I have always felt a certain amount of empathy toward Tony Soprano. Not because I am a maniac mobster, but because, just like the character on the show, I pass out whenever I get upset. I fall down flights of stairs and occasionally get whisked away to the nearest emergency room for a healthy serving of saline and Librium.
This is nothing to boast about, but it explains my love for that fat ruffian.
It goes beyond that.
I have nearly perfected my bad New Jersey Italian cursing. I hung Mr. Soprano's portrait prominently on my living room wall, right next to Johnny Cash. I own a T-shirt with Tony and his nephew Chris Moltisanti pasted across the front that I wear to go out macking. Not really. I eat so much capicola that the sodium levels in my blood must be reaching near lethal levels. I own three complete seasons on DVD, none of which I paid for and acquired mostly by illicit means. My biography on the Daily Lobo Web site proudly proclaims that I do mostly nothing except watch this show, over and over.
Let's face it. I am mobbed up, at least as mobbed up as a high desert English major can be. I am a super fan. I am to mob shows what Trekkies are to Star Trek.
The show has hit its snags before. The fourth season was pretty much a total bomb - the entire season was dedicated to characters getting in touch with their feelings - except when Tony and Ralphie Cifaretto fought to the death with a toaster and a frying pan, right after Ralphie gave him excellent advice on how to make the perfect scrambled eggs.

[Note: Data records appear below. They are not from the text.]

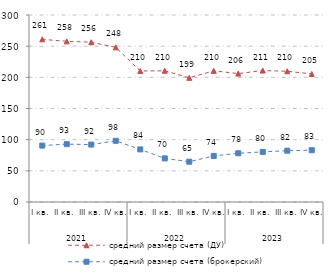
| Category | средний размер счета (ДУ) | средний размер счета (брокерский) |
|---|---|---|
| 0 | 260.93 | 90.496 |
| 1 | 257.735 | 92.83 |
| 2 | 256.302 | 92.137 |
| 3 | 248.139 | 98.17 |
| 4 | 210.169 | 84.356 |
| 5 | 210.495 | 69.946 |
| 6 | 199.204 | 64.633 |
| 7 | 210.396 | 73.898 |
| 8 | 206.035 | 78.208 |
| 9 | 210.852 | 80.377 |
| 10 | 209.779 | 82.319 |
| 11 | 205.388 | 83.071 |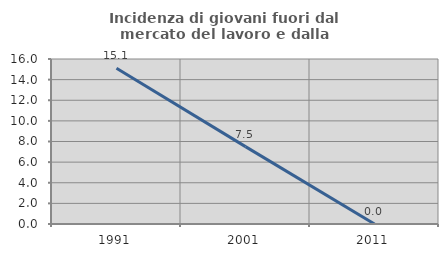
| Category | Incidenza di giovani fuori dal mercato del lavoro e dalla formazione  |
|---|---|
| 1991.0 | 15.094 |
| 2001.0 | 7.5 |
| 2011.0 | 0 |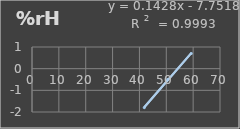
| Category | Humedad |
|---|---|
| 41.8 | -1.8 |
| 50.5 | -0.5 |
| 59.3 | 0.7 |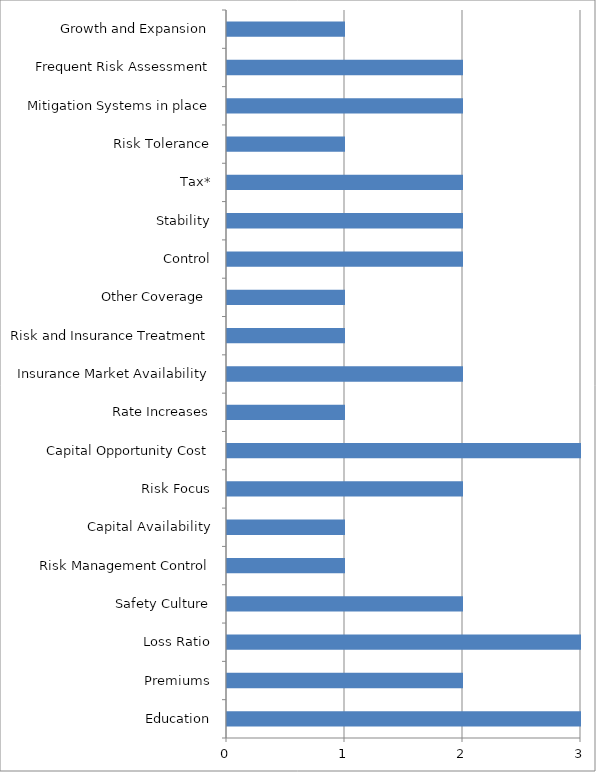
| Category | Series 0 |
|---|---|
| Education | 3 |
| Premiums | 2 |
| Loss Ratio | 3 |
| Safety Culture | 2 |
| Risk Management Control | 1 |
| Capital Availability | 1 |
| Risk Focus | 2 |
| Capital Opportunity Cost | 3 |
| Rate Increases | 1 |
| Insurance Market Availability | 2 |
| Risk and Insurance Treatment | 1 |
| Other Coverage  | 1 |
| Control | 2 |
| Stability | 2 |
| Tax* | 2 |
| Risk Tolerance | 1 |
| Mitigation Systems in place | 2 |
| Frequent Risk Assessment | 2 |
| Growth and Expansion | 1 |

Other than that sorry excuse for a season - one I wouldn't even steal - the show has been what I consider to be the absolute height of Western civilization - it's all downhill from here, folks. People get shot in increasingly horrible and highly entertaining manners, and beautiful women take their clothes off. What else could one possibly ask for?
Nothing. And now that all this has been taken away from me, I am admittedly sour.
Tony got shot the first episode and ended up in what I guess is hell where he gets bitch-slapped by a Buddhist monk, emasculating to say the least. Ruthless bastards Johnny Sack and Paulie Walnuts cried. Vito Spatafore was finally outed as a homosexual and now resides in some kind of gay heaven, a small hamlet in New Hampshire with numerous antique stores and "Johnny cakes," whatever those are. Carmela, Anthony and Meadow have become too obnoxious to even watch. And Silvio Dante, the scariest guy on the entire show, has an asthma attack and passes out his first day on the job as acting boss. Not only all this, but perennial sissies Artie Bucco and Bobby Bacala are now the roughneck characters. I am not buying any of this.
Let's face it. The show has gotten soft. I know they don't want to follow the standard rise and fall gangster movie archetype, but that's what I demand. The show has run its course. Tony has risen to power. It is now time for a nice "Casino" style ending - "House of the Rising Sun" playing in its entirety while grizzled old thugs in blue track suits pop caps in asses. I am hopeful the producers are just getting me riled up and pissed off so they can let the proverbial shit hit the fan the last few episodes.
This is what must happen. I have spent the last three months hyping this show to one particularly unforgiving girl. She now rolls around on the floor and laughs a little harder - while endlessly questioning my manhood for watching such sensitive drivel - with each subsequent bad episode.
They were called the "Sopranos." Now they are just a soap opera.